The FSB brings together central bankers, regulators and government officials from the Group of 20 nations to coordinate financial rule-making.
For more, click here.
Bear Stearns Liquidators Assail Ratings Companies in Lawsuit
McGraw Hill Financial Inc. (MHFI)’s Standard & Poor’s unit, Moody’s Corp. (MCO) and Fitch Group Inc. were sued by the liquidators of two Bear Stearns hedge funds, who accused them of issuing ratings they knew were bogus.
Geoffrey Varga and Mark Longbottom, the liquidators of the two defunct funds, filed an initial notice of their intent to sue over the ratings in July in New York State Supreme Court in Manhattan. They filed a complaint yesterday giving details of their claims.
In their lawsuit, which seeks damages in connection with more than $1 billion in losses, the liquidators include communications that they say show the companies knew their ratings were faulty.
In one text message cited in the filing, an S&P employee purportedly told a co-worker that investments could be “structured by cows” and still get rated. An internal document from a Moody’s worker said the firm sold its soul “to the devil for revenue,” according to the complaint.
The allegations are without merit and Standard & Poor’s will fight them, Ed Sweeney, a spokesman for the New York-based company, said in an e-mail.

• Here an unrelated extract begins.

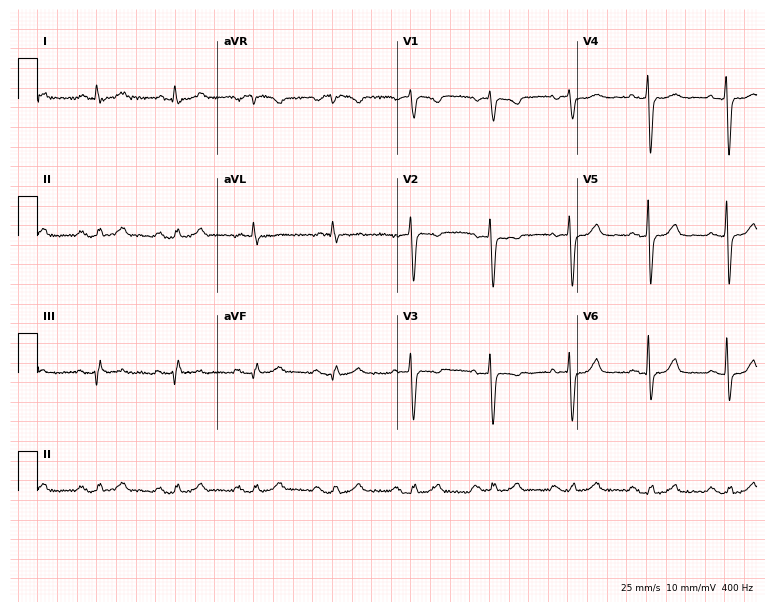
Electrocardiogram (7.3-second recording at 400 Hz), a 73-year-old female. Overall reading on record: normal ECG.
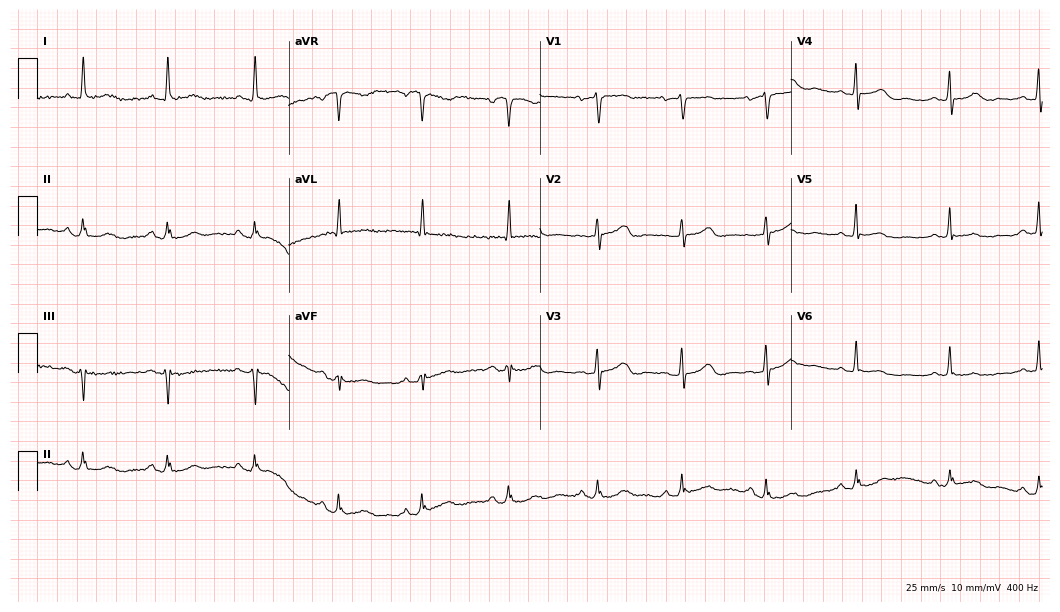
Standard 12-lead ECG recorded from a 64-year-old woman. Read as a normal ECG.

Daniel Noonan, a spokesman for New York-based Fitch Group, also said the claims lacked merit and the company would defend itself. New York-based Moody’s didn’t immediately return a phone message left with its media relations office seeking comment.
The funds were part of Bear Stearns Asset Management and collapsed in 2007, a year before their parent company, which was eventually bought by JPMorgan Chase & Co.
The case is Varga v. McGraw Hill Financial Inc., 652410/2013, New York state Supreme Court, New York County (Manhattan).
Comings and Goings
Pay Increases for Bank Risk Officers in Asia Trump New York
Salaries for banks’ risk and compliance officers in Singapore and Hong Kong rose at about twice the pace of pay for similar positions at New York and London firms amid a shortage of skilled staff members, a recruiter said.
Pay excluding bonuses for people who changed jobs in the Asian cities rose as much as 20 percent this year, compared with 10 percent in the Western hubs, said Neil Owen, a director for Robert Half International Inc. in London. A senior official in Singapore is paid as much as S$250,000 ($201,000) annually, compared with Hong Kong’s HK$1.8 million ($232,000), London’s 175,750 pounds ($281,000) and New York’s $323,595, data compiled by the firm show.
The faster wage gains reflect the smaller pool of experienced professionals available in the Asian cities, Owen said. It also underscores the rise in demand for such skills as policy makers globally tighten regulations on banks’ capital buffers and crack down on offenses from money laundering to rigging of interest rates. Pay for risk and compliance officers rose more than for other finance jobs in 2013, Owen said.